在Python中使用multiprocessing实现多任务并行

目录隐藏

一、简介

这是其他几篇关于并行的文章：

本篇讲如何在Python中如何实现多个任务的并行（多进程）。在Python中，multiprocessing模块提供了一个Process类来代表一个进程对象，而在Fortran的OpenMP中是通过启动“线程”来实现并行。补充说明：在Python中，有threading模块可以实现多线程的并行，也是比较常用的，参考：常用的Python软件包。

multiprocessing文档：https://docs.python.org/3/library/multiprocessing.html

进程并行和线程并行是实现多任务并行常见的两种方法。打开电脑的任务管理器（底部栏右击），在应用程序旁边就是“进程”。运行本文的例子程序时，可以发现Python的multiprocessing会产生多个“进程”，实现多个任务的并行，截图如下：

而在运行Fortran的OpenMP例子时，单个进程占了近100%CPU（四个核，一个核为25%），也就是OpenMP通过产生多个“线程”，分给指定CPU运行，实现多任务的并行，截图如下：

二、测试例子

以下是整理的一个Python多任务并行（multiprocessing模块Process类）的测试例子：

"""
This code is supported by the website: https://www.guanjihuan.com
The newest version of this code is on the web page: https://www.guanjihuan.com/archives/4536
"""

import multiprocessing
import os
import time

def run_proc(name): # 要执行的代码
    start_time = time.perf_counter()
    time.sleep(2)
    end_time = time.perf_counter()
    print ('Process id running on %s = %s' % (name, os.getpid()), '; running time = %s' % (end_time-start_time))

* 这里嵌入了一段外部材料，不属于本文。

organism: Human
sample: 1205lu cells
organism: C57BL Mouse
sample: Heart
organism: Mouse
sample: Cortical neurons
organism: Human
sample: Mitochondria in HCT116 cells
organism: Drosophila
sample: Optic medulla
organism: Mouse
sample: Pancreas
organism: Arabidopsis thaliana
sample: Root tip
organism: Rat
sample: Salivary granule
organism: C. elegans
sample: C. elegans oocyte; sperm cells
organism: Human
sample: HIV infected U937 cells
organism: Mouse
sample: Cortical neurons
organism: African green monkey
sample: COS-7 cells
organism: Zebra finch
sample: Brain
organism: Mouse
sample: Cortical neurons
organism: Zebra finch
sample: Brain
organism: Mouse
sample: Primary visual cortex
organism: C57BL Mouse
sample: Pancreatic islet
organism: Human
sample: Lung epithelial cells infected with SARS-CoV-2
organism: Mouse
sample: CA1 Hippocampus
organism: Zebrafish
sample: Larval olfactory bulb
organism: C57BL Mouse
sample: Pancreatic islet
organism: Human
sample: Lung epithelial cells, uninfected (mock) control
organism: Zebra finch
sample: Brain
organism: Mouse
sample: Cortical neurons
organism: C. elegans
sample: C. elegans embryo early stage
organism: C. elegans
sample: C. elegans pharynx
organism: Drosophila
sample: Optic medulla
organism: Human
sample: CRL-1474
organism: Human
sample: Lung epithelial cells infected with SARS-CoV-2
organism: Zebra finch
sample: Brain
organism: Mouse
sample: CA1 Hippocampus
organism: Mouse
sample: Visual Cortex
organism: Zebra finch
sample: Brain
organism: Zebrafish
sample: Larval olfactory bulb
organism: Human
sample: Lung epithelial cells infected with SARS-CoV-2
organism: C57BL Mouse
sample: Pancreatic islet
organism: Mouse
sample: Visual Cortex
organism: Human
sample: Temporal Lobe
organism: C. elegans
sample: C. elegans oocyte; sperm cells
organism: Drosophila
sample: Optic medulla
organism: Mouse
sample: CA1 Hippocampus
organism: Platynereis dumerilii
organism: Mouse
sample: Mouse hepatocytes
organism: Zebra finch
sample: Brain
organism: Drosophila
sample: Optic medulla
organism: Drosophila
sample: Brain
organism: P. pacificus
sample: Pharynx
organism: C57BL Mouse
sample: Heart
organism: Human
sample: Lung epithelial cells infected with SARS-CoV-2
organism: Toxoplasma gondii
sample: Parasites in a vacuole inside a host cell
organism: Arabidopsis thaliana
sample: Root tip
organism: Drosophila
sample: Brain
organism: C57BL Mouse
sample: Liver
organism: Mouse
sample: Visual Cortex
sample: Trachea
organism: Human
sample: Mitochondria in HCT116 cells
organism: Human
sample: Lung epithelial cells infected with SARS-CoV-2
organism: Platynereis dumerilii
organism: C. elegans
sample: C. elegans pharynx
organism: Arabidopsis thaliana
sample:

if __name__ == '__main__':

    # 串行
    print('串行程序')
    print('Process id = %s.' % os.getpid())
    start_time = time.perf_counter()
    run_proc('job1')
    run_proc('job2')
    run_proc('job3')
    run_proc('job4')
    end_time = time.perf_counter()
    print('CPU执行时间(s)=', (end_time-start_time), '\n')

    # 并行
    print('并行程序')
    print('Process id = %s.' % os.getpid())
    start_time = time.perf_counter()
    p1 = multiprocessing.Process(target=run_proc, args=('job1',))
    p2 = multiprocessing.Process(target=run_proc, args=('job2',))
    p3 = multiprocessing.Process(target=run_proc, args=('job3',))
    p4 = multiprocessing.Process(target=run_proc, args=('job4',))
    p1.start()
    p2.start()
    p3.start()
    p4.start()
    p1.join()  # join()方法可以等待子进程结束后再继续往下运行
    p2.join()  
    p3.join()  
    p4.join()
    end_time = time.perf_counter()
    print('运行时间(s)=', (end_time-start_time))

运行结果：

串行程序
Process id = 37156.
Process id running on job1 = 37156 ; running time = 2.0097683
Process id running on job2 = 37156 ; running time = 2.0110964
Process id running on job3 = 37156 ; running time = 2.0105541000000002Process id running on job4 = 37156 ; running time = 2.0046176000000004CPU执行时间(s)= 8.0375171

并行程序
Process id = 37156.
Process id running on job4 = 38820 ; running time = 2.0051369
Process id running on job3 = 21208 ; running time = 2.0048537
Process id running on job1 = 29340 ; running time = 2.0072364
Process id running on job2 = 34028 ; running time = 2.0072584
运行时间(s)= 2.1242947

Python运行速度会比Fortran慢，但熟悉后写起来挺方便的。在科学计算中，如果想用Python写代码，又想赶进度，除了手动操作并行外，还可以用上以上这种并行方法。尤其是当使用超算时，如果没有使用多任务并行，选择多个核的速度和选择一个核的运行的速度相差不多的，这时候如果仍然选择多个核（如12个核）进行运算，就很有可能会极大地浪费超算资源和科研经费。

三、使用字典传入参数

使用字典传入参数会更灵活些，不一定要按顺序传入参数，这样可以跳过一些默认的参数。

代码例子如下：

"""
This code is supported by the website: https://www.guanjihuan.com
The newest version of this code is on the web page: https://www.guanjihuan.com/archives/4536
"""

from multiprocessing import Process
import os
import time

def run_proc(name, a=0, b=-1): # 要执行的代码
    start_time = time.perf_counter()
    time.sleep(2)
    end_time = time.perf_counter()
    print ('Process id running on %s = %s' % (name, os.getpid()), f'; Values: a={a}, b={b}', '; running time = %s' % (end_time-start_time))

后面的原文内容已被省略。